# Final Project: Web Service APIs
## Data acquisition notebook
by Lin Ma and Khanh Tran

This note book continue with the user_token.json file gathered from the first notebook. It starts from getting the premise of a valid token. So if the access token we gathered originally from the user is expired or not, we refresh the token before the further steps. 
What needs to be done in this notebook include: 
- Step 1: Refresh the expired token
- Step 2: Data acquirization: Intacting with the Spotify web API to acquiring intresting data
- Step 3: Data normalization: Organzing the data into the normalized dataframe 
- Step 4: Relational Database: Constructing a sound relational database based on the values stored in dataframe.

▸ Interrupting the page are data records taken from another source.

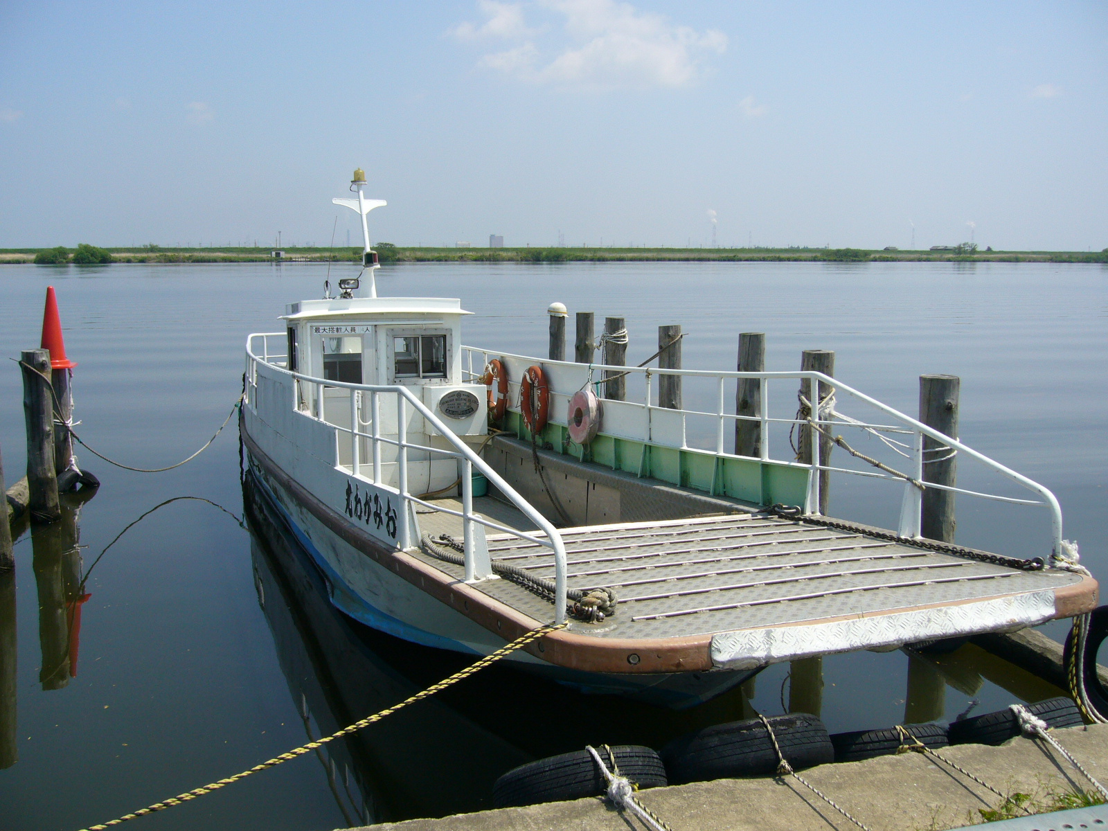 tomita-ferry,katori-city,japan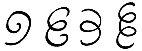 Vertatur, signe de correction typographique : retourner. Différentes versions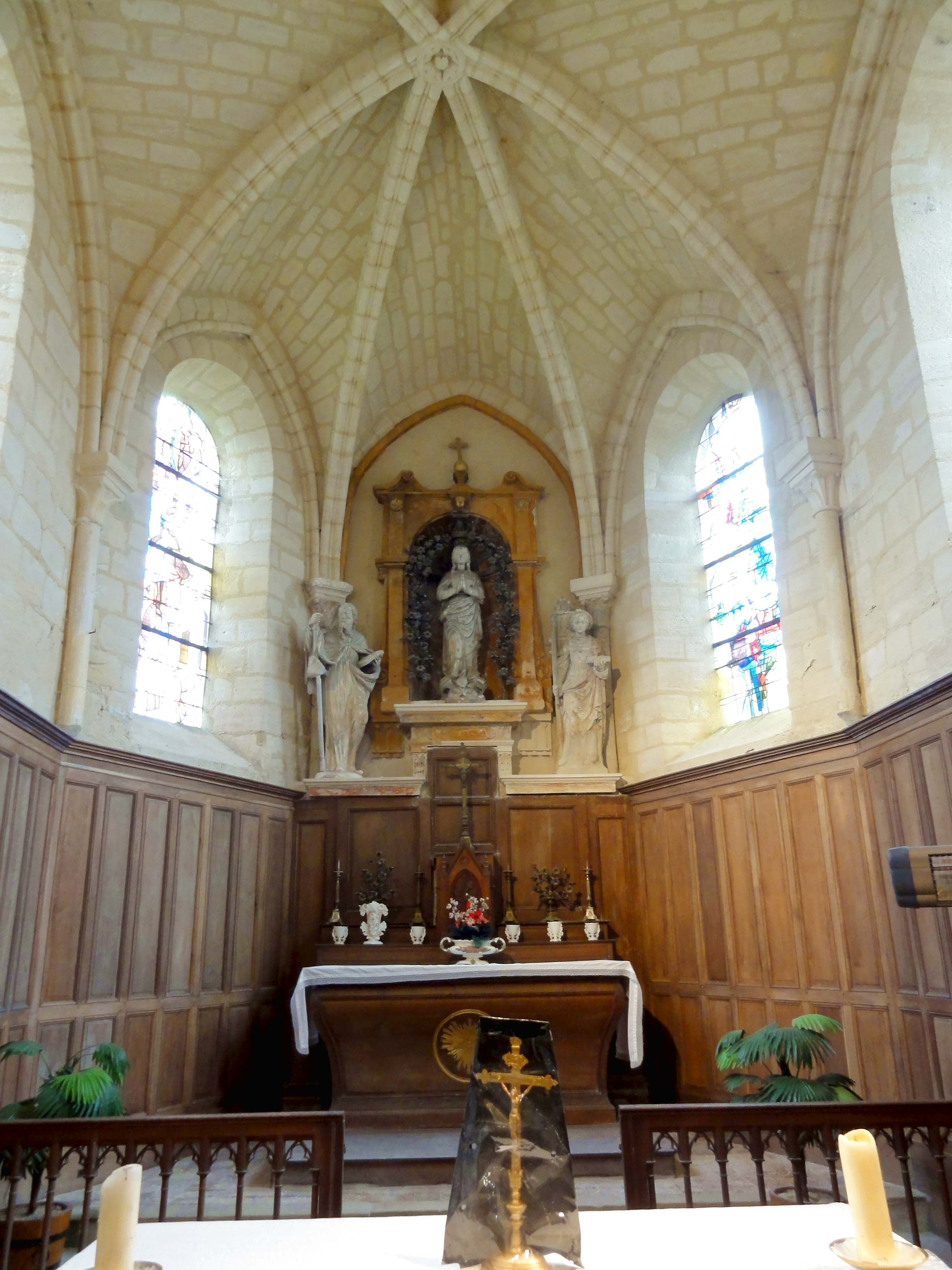 Intérieur de l'église - voir titre.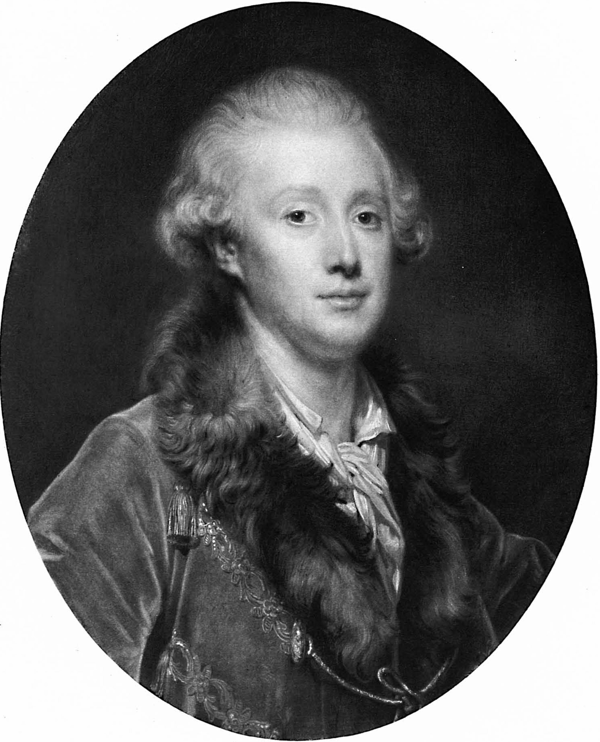 Князь Сергей Сергеевич Гагарин (1745-1798)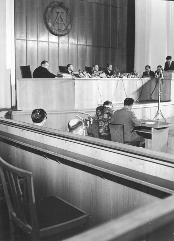 Oberstes Gericht, Globke-Prozess, Richterbank Zentralbild Brüggmann Stöhr-8.7.1963 Globke-Prozess eröffnet. Vor dem 1. Strafsenat des Obersten Gerichts der DDR begann am 8. Juli 1963 der von der internationalen Öffentlichkeit mit großer Spannung erwartete Prozess gegen den langjährigen leitenden Mitarbeiter des faschistischen Reichsinnenministerium und derzeitigen Bonner Staatssekretär Dr. Hans Globke. UBz: Generalstaatsanwalt Josef Streit (rechts) beim Verlesen der Anklageschrift. Vorne der leere Stuhl des Angeklagten.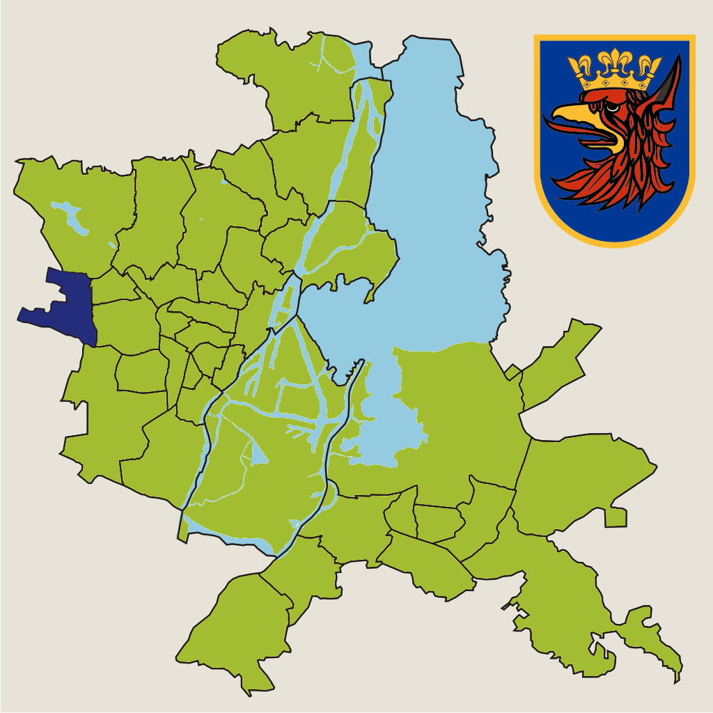 Osiedle "Krzekowo-Bezrzecze" w Szczecinie – jednostka pomocnicza miasta w 2010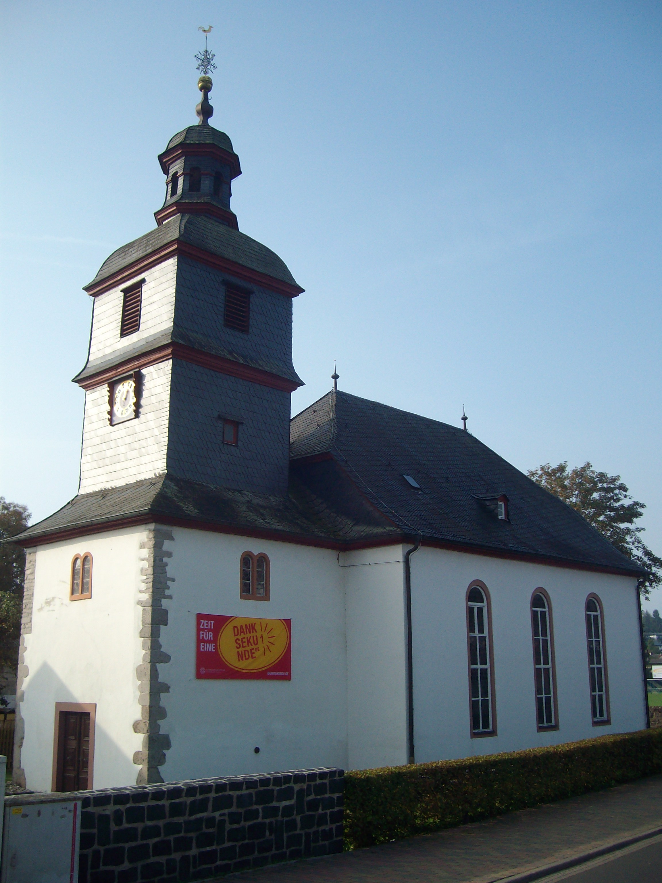 Nordseite der Evangelischen Kirche Wetterfeld, Laubach, Landkreis Gießen, Hessen, Deutschland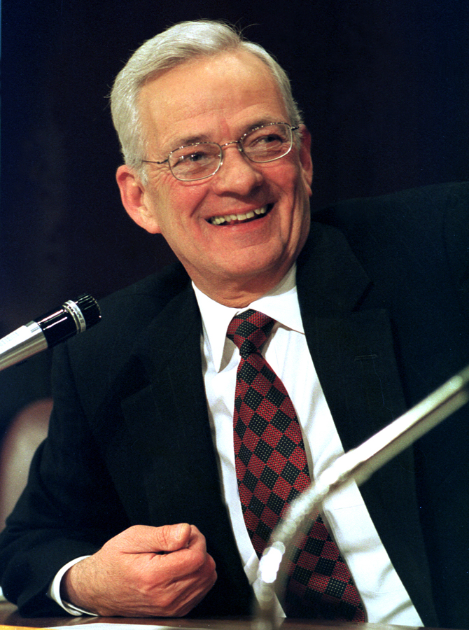 Paul H.O'Neills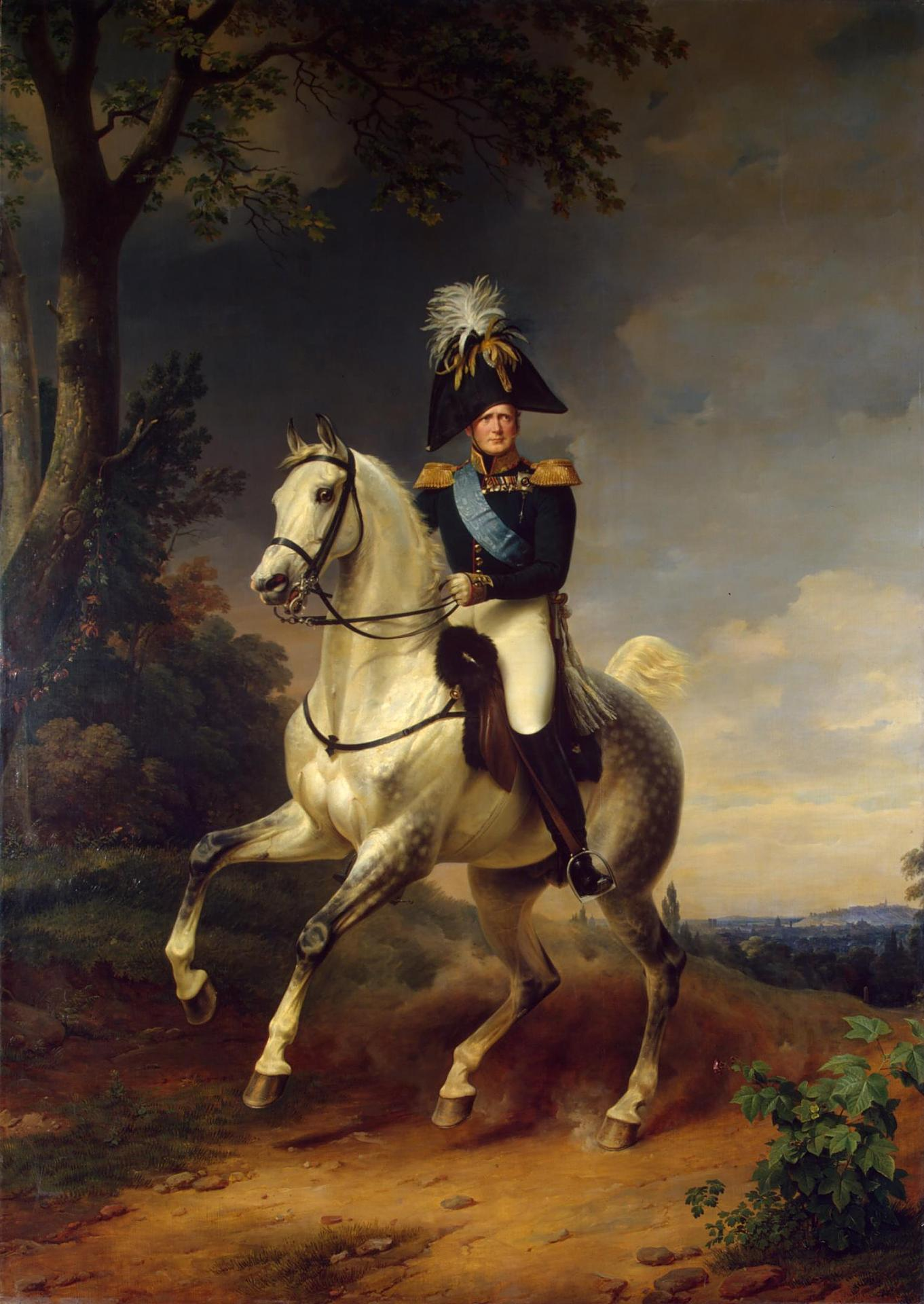 Во второй половине 1830-х гг. эта картина Ф. Крюгера заменила портрет Александра I, исполненный для Военной галереи Джорджем Доу. Император изображен в общегенеральском мундире, с лентой ордена св. Андрея Первозванного, знаками ордена Подвязки (Англия) и Меча (Швеция), объединенными звездой ордена св. Андрея Первозванного, знаком ордена св. Георгия 4-й степени, медалью "В память Отечественной войны" (Россия) и знаками иностранных орденов. Император представлен на фоне Парижа, верхом на лошади Эклипс, подаренной ему Наполеоном в 1808 г. в Эрфурте. На этой лошади Александр въехал в Париж в 1814 г.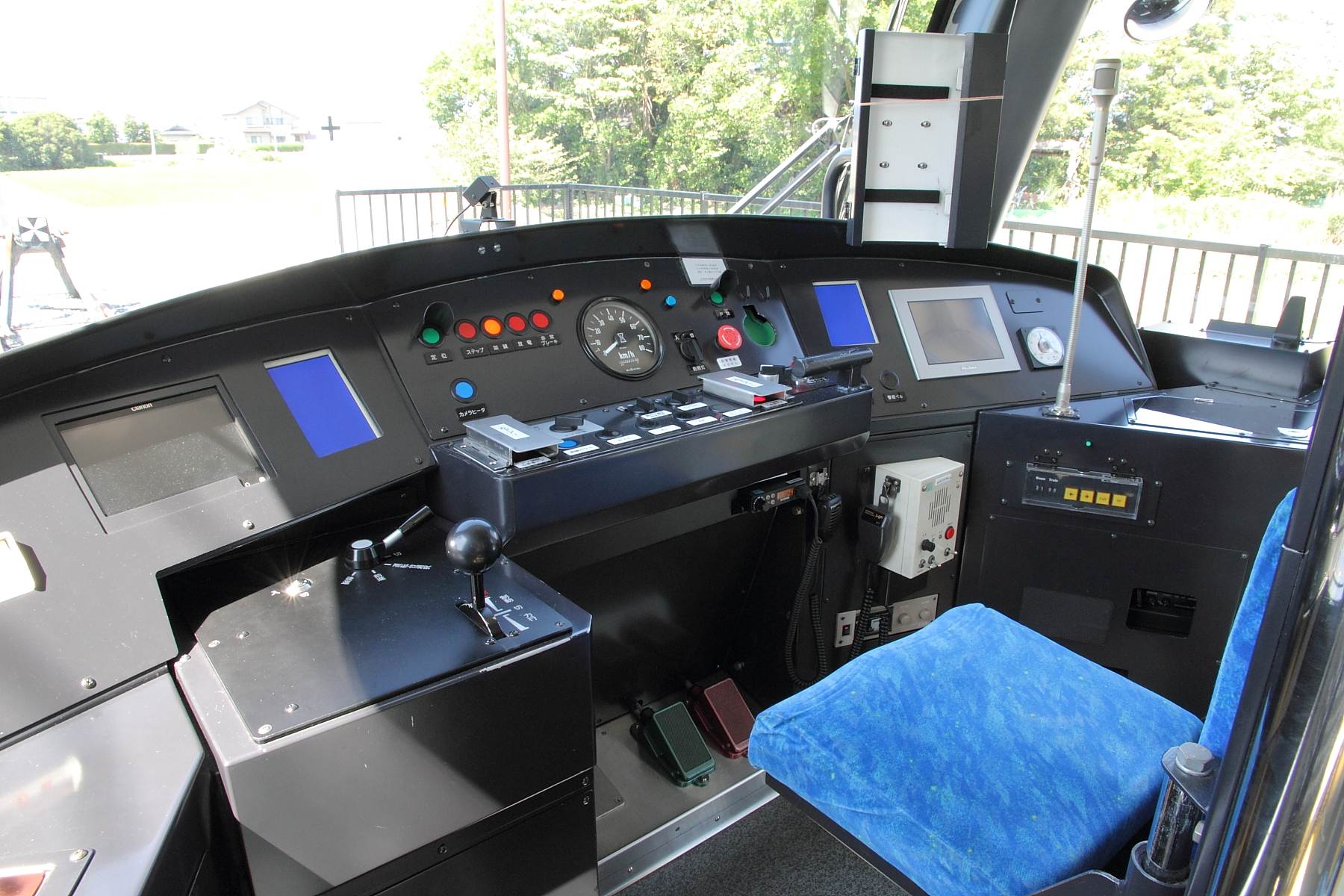 福井鉄道F1000形 (F1001) の運転台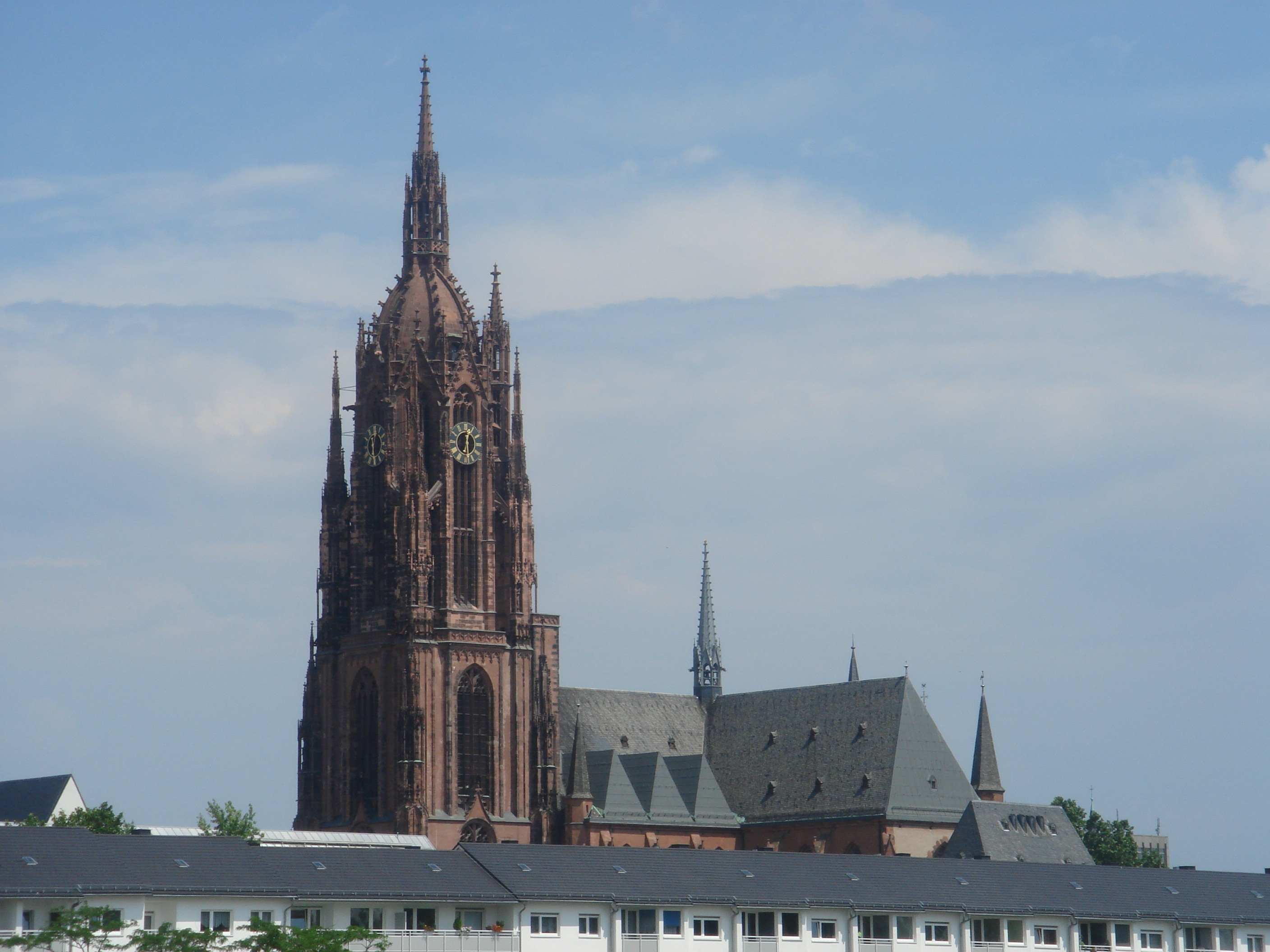 Kaiserdom St. Bartholomäus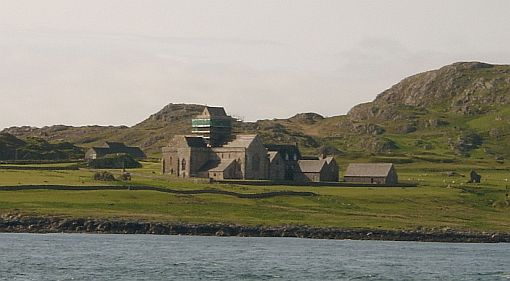 Abbey auf der Insel Iona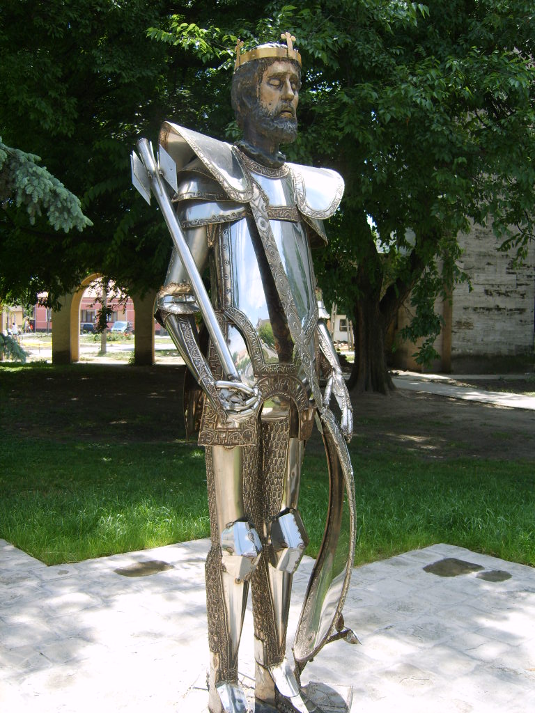 II. Lajos szobra Mohács főterén

Other than importing, the following code is doing the Step 1, which is just mapping the users with new tokens.

## Challenges & Success

One of the challeges that we faced is setting the right data type for columns in our table. Because our users include international students, we have many artist names and album names that are not in English. After running into the problem of not being able to push some artist/ album name to our database's tables, we figured that we should change the data type to NVARCHAR, which can handle other languages apart from English.

Another challenge that we managed to overcome is decompositing functions to handle pages of an http response in a clean manner. At first, we had duplicates in our acquired data due to the wrong offset (0, 50, 100, 150, etc). Our default limit for all the requests with a limit parameter is 50. Therefore, if there are more than one page, the offset should be 0, 51, 101, 151 and such.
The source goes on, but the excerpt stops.